Gün yok ki haber bültenlerimizde şiddet haberi olmasın. Şiddetin dini, dili, ırkı, mezhebi yoktur. Onun adı bazen Suriye’dir, bazen Arakan, bazen Filistin’dir,bazen kadın,bazen çocuktur,bazen yaşlı,bazen Yasin Börü’dür,bazen Emani el-Rahmun,bazen Guantanamo’dur,  bazen Ebu Gureyb. Şiddetin uğradığı, yakıp kavurduğu her yere maalesef merhamet sonra uğramaktadır.

Aile de başlayan şiddet, okula, mahalleye, ülkeye sonra sınırları aşarak uluslara yayılır. Çocuklarımıza evde şiddet yerine merhameti öğretirsek,  evde başlayan merhamet okula, mahalleye topluma ve uluslararası ilişkilere yansır. Gelişmiş ülkelerde şiddeti yenmek için bağışlayıcılık, minnettarlık, şefkatli olmak gibi modüllerle eğitim verme örnekleri geliştiriliyorken biz hala çocuklara dayak atan, hakaret eden, küçük düşüren, aşağılayan öğretmen modelleriyle uğraşıyoruz.

                Dünya Sağlık örgütünün şiddet tanımında yer aldığı üzere kişi kendine de şiddet uyguluyor. İntihar teşebbüsleri bunun fiziksel şiddet boyutunu oluştururken, yaradılış gayesinden veya kendisinden uzaklaşması, kendini yalnızlaştırması, kendini değersiz görmesipsikolojik şiddet boyutunu oluşturmaktadır.

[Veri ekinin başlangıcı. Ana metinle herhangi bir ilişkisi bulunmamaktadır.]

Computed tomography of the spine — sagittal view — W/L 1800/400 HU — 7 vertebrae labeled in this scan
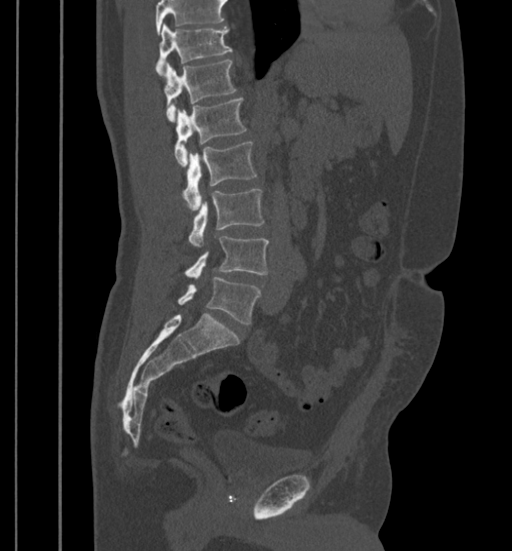 Each vertebra maps to its box as [x1, y1, x2, y2], the pixel coordinates of its top-left and bottom-right corners.
Where the top of the scan cuts through a vertebra, that vertebra gets no label or box.
{"vertebrae":{"T11":[155,25,232,76],"T12":[164,60,236,122],"L1":[174,98,247,165],"L2":[183,142,257,209],"L3":[188,188,264,246],"L4":[185,236,268,277],"L5":[177,277,261,324]}}
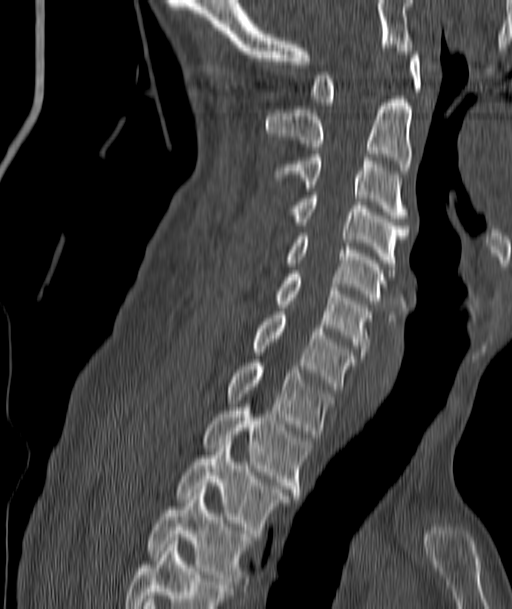

CT spine — sagittal view
Boxes: x1:y1:x2:y2 in pixels.
Vertebra bounding boxes:
- C1: 310:48:422:105
- C2: 266:96:413:170
- C3: 277:154:405:218
- C4: 294:195:408:269
- C5: 286:233:386:304
- C6: 275:274:369:355
- C7: 253:315:356:389
- T1: 228:359:331:437
- T2: 203:404:309:495
- T3: 176:441:287:533
- T4: 149:493:249:584
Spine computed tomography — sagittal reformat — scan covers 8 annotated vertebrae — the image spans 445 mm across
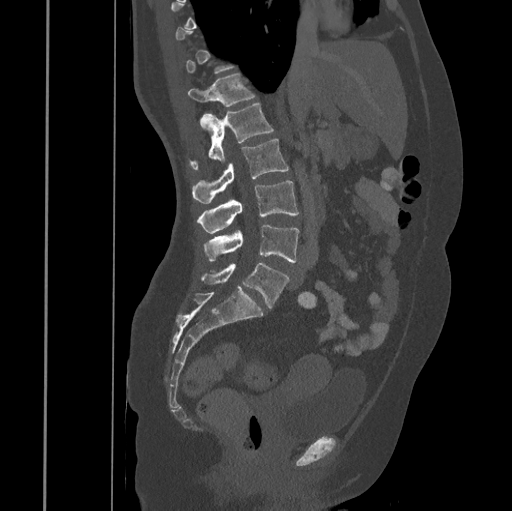

Boxes are given in columns x1, y1, x2, y2, the pixel coordinates of their top-left and bottom-right corners.
A vertebra is boxed only from the first to the last slice where its cross-section is at least a third of its largest; slices outside that range leave it without a box.
| vertebra | x1 | y1 | x2 | y2 |
|---|---|---|---|---|
| T12 | 187 | 74 | 254 | 126 |
| L1 | 191 | 104 | 274 | 169 |
| L2 | 192 | 139 | 289 | 204 |
| L3 | 197 | 180 | 299 | 233 |
| L4 | 204 | 224 | 299 | 262 |
| L5 | 201 | 262 | 289 | 308 |

Tek salisesi dahi geri getirilemeyecek olan zaman, anneler, babalar,gençler,çocuklar hatta yaşlılar tarafından dijital ortamda heba edilmektedir.Bir anne sosyal paylaşım sitelerinde çocuk psikolojisi adına paylaşımlar yaparken, çocuğunu meşgul etmek için televizyondan kan ve cinayet sahnelerinin yer aldığı çizgi filmleri açıp onu oyalamakta hiçbir sakınca görmemektedir. Sürekli şiddet sahneleri gören birinden merhamet beklemek abesle iştigaldir. Buna en güzel örnek; ebeveynleri tarafından sürekli ısırılarak sevilen bir çocuğun bunu sevdiği arkadaşlarına uygulamasıdır. O bunu bir sevgi göstergesi olarak kodlamıştır beynine. Bu sebeple de canı acıyıp ağlayan arkadaşıyla empati kuramamaktadır.Bu örneği tüm topluma örneklediğimizde işin boyutunu daha iyi anlayabiliriz.

Fakat hayatın tüm aşamalarında olması gereken merhamet bir yerde olmamalıdır. Adaleti gerektiren yerlerde! Suçluya gösterilecek merhamet, masuma uygulanacak en büyük şiddete dönüşür. Yüce Allah Kur’an ‘ı Kerimde suçluları cezalandırırken onlara acımamamız gerektiği konusunda bizi uyarmaktadır. “Allah'a ve ahiret gününe inanıyorsanız, Allah'ın dininde (hükümlerini uygularken) onlara acıyacağınız tutması.”(24/2). Bir genci döve döve öldürenler merhamet gösterilerek iyi halden dolayı dışarı salınmamalıdır.

             Özellikle günümüzde en yaygın olan teknolojik ve psikolojik şiddete hergün maruz kalan çocuklarımızı ve gençlerimizi yoğun merhamete maruz bırakırsak, toplumu iyileştirme yolunda büyük bir adım atmış olacağız.